2. Open RStudio on your computer and load the script.
3. Install the UpSetR package if needed:
```
install.packages("UpSetR")
```
1. Copy the counts from intersection.4upsetR.venn into the appropriate lines of the R script (the script has placeholder values—replace them with your actual counts).
2. Run the script to generate an UpSet plot. The plot shows:
- Vertical bars: Size of each intersection (e.g., how many variants are in raw only, how many are in all three sets)
- Connected dots below: Which sets are included in each intersection
1. Export the plot as a PDF or PNG for your submission.
Interpret the Upset Plot and answer the following reflection questions:

Depending on how you adjusted the filtering, which two files have the MOST overlap?
Which two files have the least overlap?
Does this make sense based on the differences in the stringency of these two sets of filtering parameters you used?

What if my script fails?

Common issues:

Path errors: Make sure the path variable points to your actual working directory and that all input files (sorted BAM, reference genome FASTA and indices) exist.
Module loading errors: The script loads GATK and SAMtools modules—if you get “module not found,” check that the module names are correct for the ASC.
Memory errors: If the job is killed for exceeding memory, resubmit with 4GB instead of 2GB.

Check the .e error file for detailed messages.

21.5 Deliverables and Submission

Upload the following files to Canvas for grading:

PDF density plots from Step 2 (QD, FS, MQ, SOR, MQRankSum, ReadPosRankSum)
MultiQC HTML report and the multiqc_data/ folder
Filled-in tables from Step 2:
- QC Metrics table (% mapped, % duplicates)
- SNP count and depth table (raw vs. filtered)
UpSet plot (PDF or PNG) from Step 3
Reflection answers for Step 3 (see questions above)

21.6 Congratulations!

You have successfully completed the GATK Best Practices workflow for variant calling and filtering. This lab provides a real-world experience of the challenges of variant filtering: being too permissive can lead to false positives (mistaking sequencing errors for true variants), while being too stringent can exclude real biological variation. The best practice is to experiment with filter thresholds, examine quality distributions, and err on the side of caution—especially for downstream applications where false positives are costly (e.g., functional validation experiments).

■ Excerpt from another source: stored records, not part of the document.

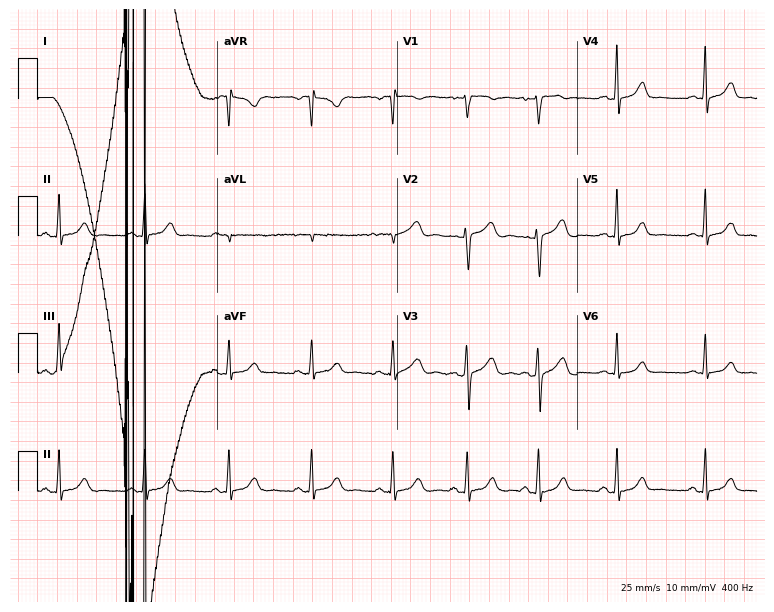
12-lead ECG from a female patient, 34 years old. Recorded interpretation: within normal limits.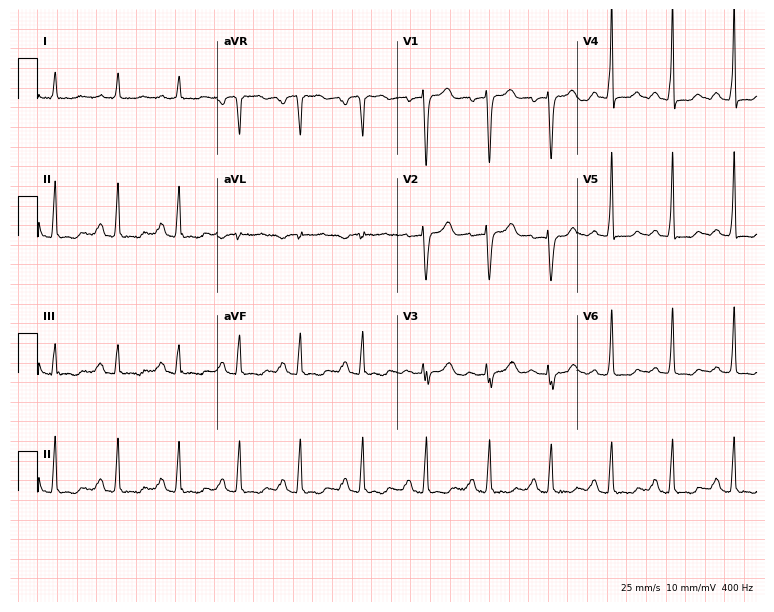
12-lead ECG from a 57-year-old woman (7.3-second recording at 400 Hz). No first-degree AV block, right bundle branch block (RBBB), left bundle branch block (LBBB), sinus bradycardia, atrial fibrillation (AF) or sinus tachycardia recorded for this tracing.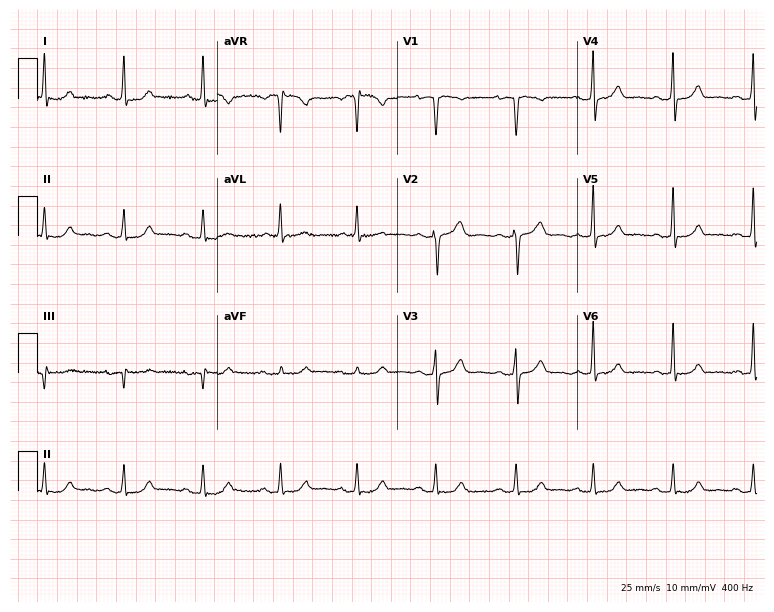
12-lead ECG from a female patient, 47 years old. Recorded interpretation: within normal limits.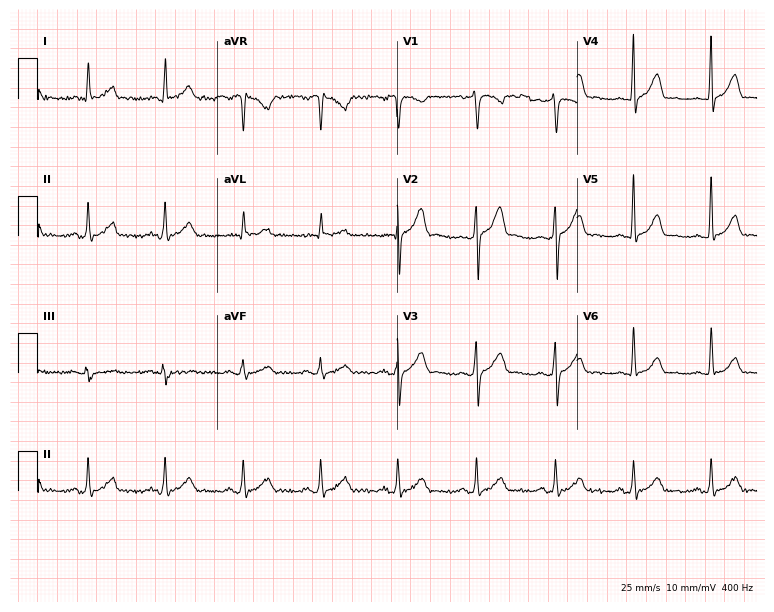
ECG — a male patient, 64 years old. Labelled as a normal ECG.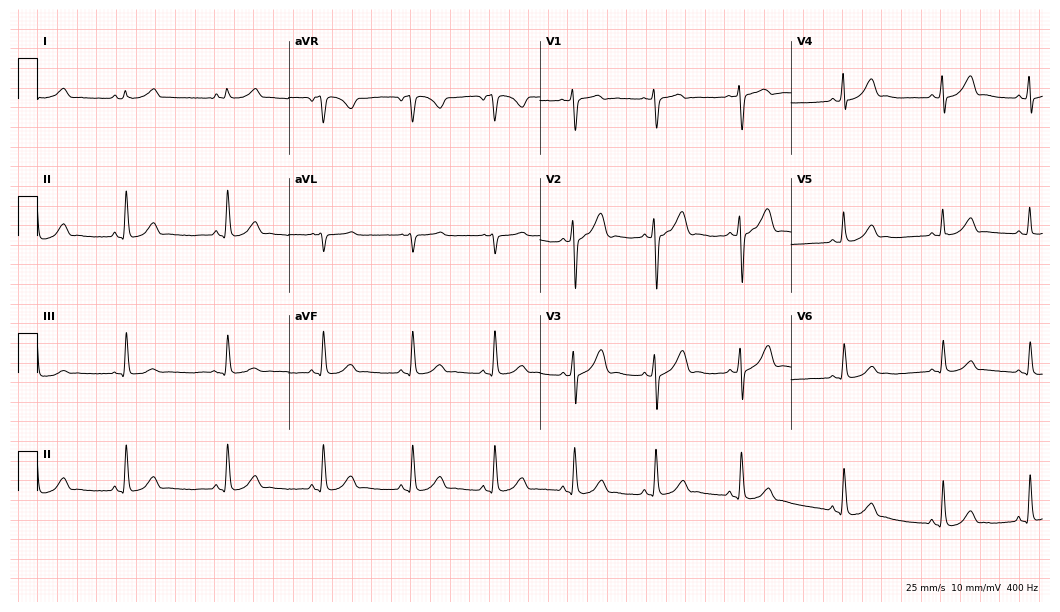
Resting 12-lead electrocardiogram. Patient: a 23-year-old female. Read as a normal ECG.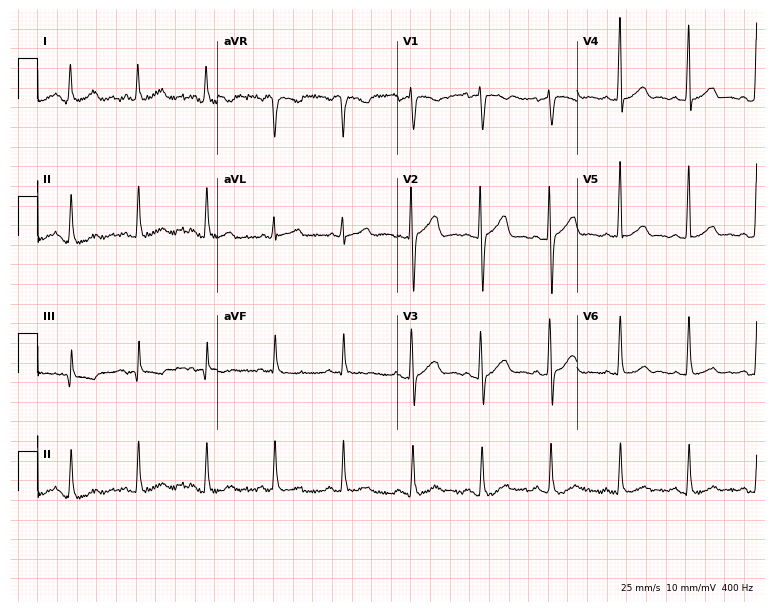
12-lead ECG from a woman, 46 years old. Labelled as a normal ECG.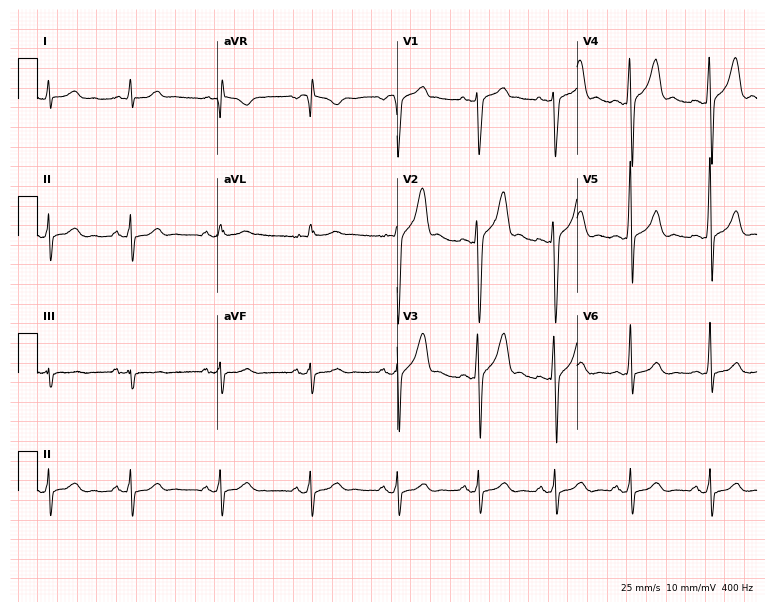
Standard 12-lead ECG recorded from a man, 25 years old. None of these six findings is recorded: first-degree AV block, right bundle branch block (RBBB), left bundle branch block (LBBB), sinus bradycardia, atrial fibrillation (AF), sinus tachycardia.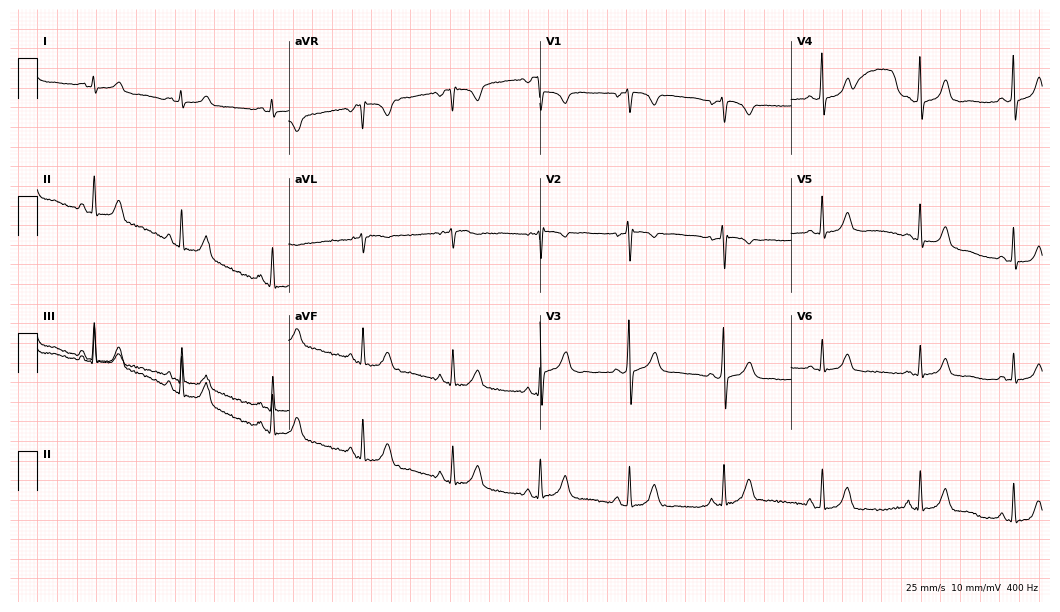
12-lead ECG from a 28-year-old female. Labelled as a normal ECG.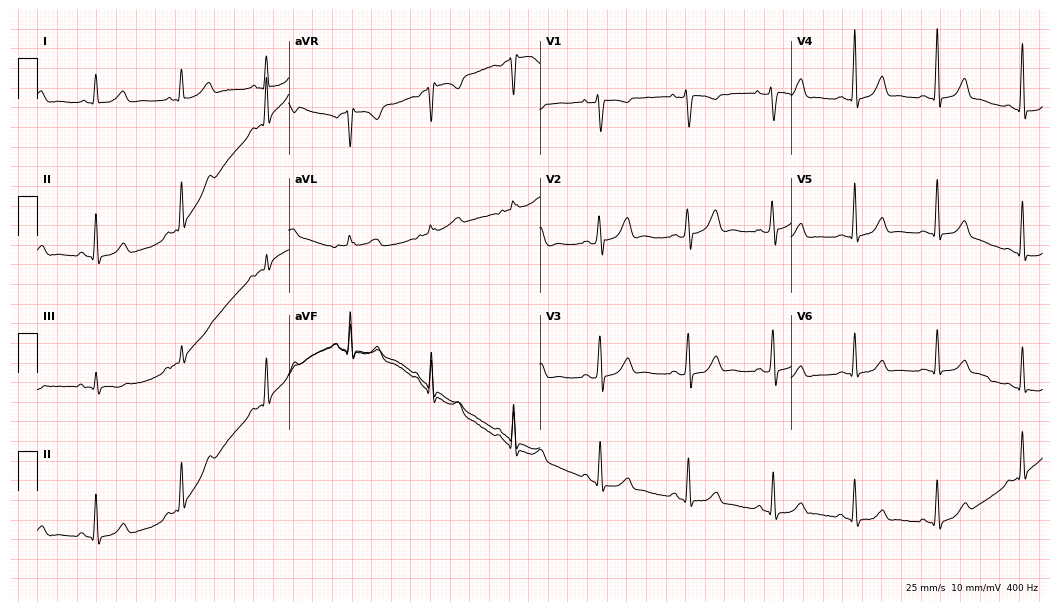
ECG (10.2-second recording at 400 Hz) — a 43-year-old female. Labelled as a normal ECG.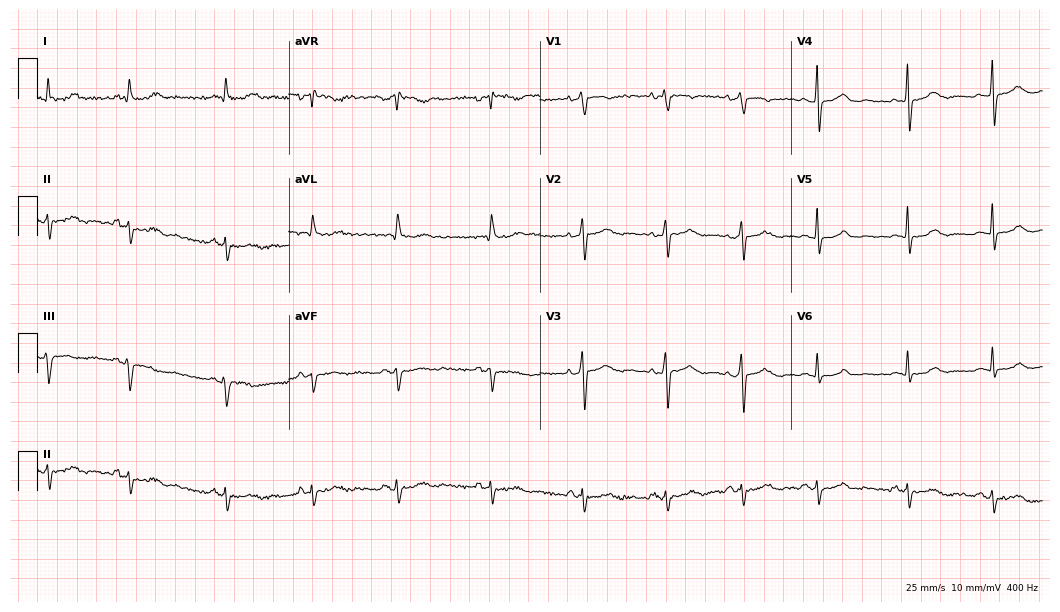
12-lead ECG (10.2-second recording at 400 Hz) from a 38-year-old woman. Screened for six findings — first-degree AV block, right bundle branch block, left bundle branch block, sinus bradycardia, atrial fibrillation, sinus tachycardia — none is recorded.

21.6.1 Alternative Approaches to Filtering

As mentioned in Section 10.5 and in class, hard filtering is just one approach to variant quality control. Other methods include:

Variant Quality Score Recalibration (VQSR): A machine-learning approach that uses a set of known high-quality variants to train a model that distinguishes true variants from artifacts. VQSR is the gold standard for human genomics but requires a large database of validated variants, making it impractical for non-model organisms like yeast. It is also computationally intensive, so we do not use it in this course.
Ensemble calling: Running multiple variant callers (e.g., GATK, FreeBayes, bcftools) on the same data and taking the intersection of callsets. Variants called by multiple independent algorithms are more likely to be real. You will explore this approach in Lab 8 when you read benchmarking papers that compare different callers.
Empirical validation: For high-stakes projects (e.g., clinical diagnostics, identifying causal mutations), researchers validate a subset of variants using orthogonal methods such as Sanger sequencing, high-coverage targeted resequencing, or alternative sequencing platforms (e.g., PacBio long reads). If you identify 100,000 SNPs and want to validate 1%, that requires validating 1,000 sites—costly and time-intensive, but sometimes necessary.

For most research applications, hard filtering combined with visual inspection in IGV (which you will do in Lab 9) provides a good balance between rigor and practicality.

21.6.2 Looking Ahead to Lab 9

In the next lab, you will load the filtered VCFs you generated here into IGV (Integrative Genomics Viewer) along with the aligned BAM files and the yeast reference genome. You will navigate to specific SNPs, zoom in to see individual read alignments, and evaluate the evidence for each variant.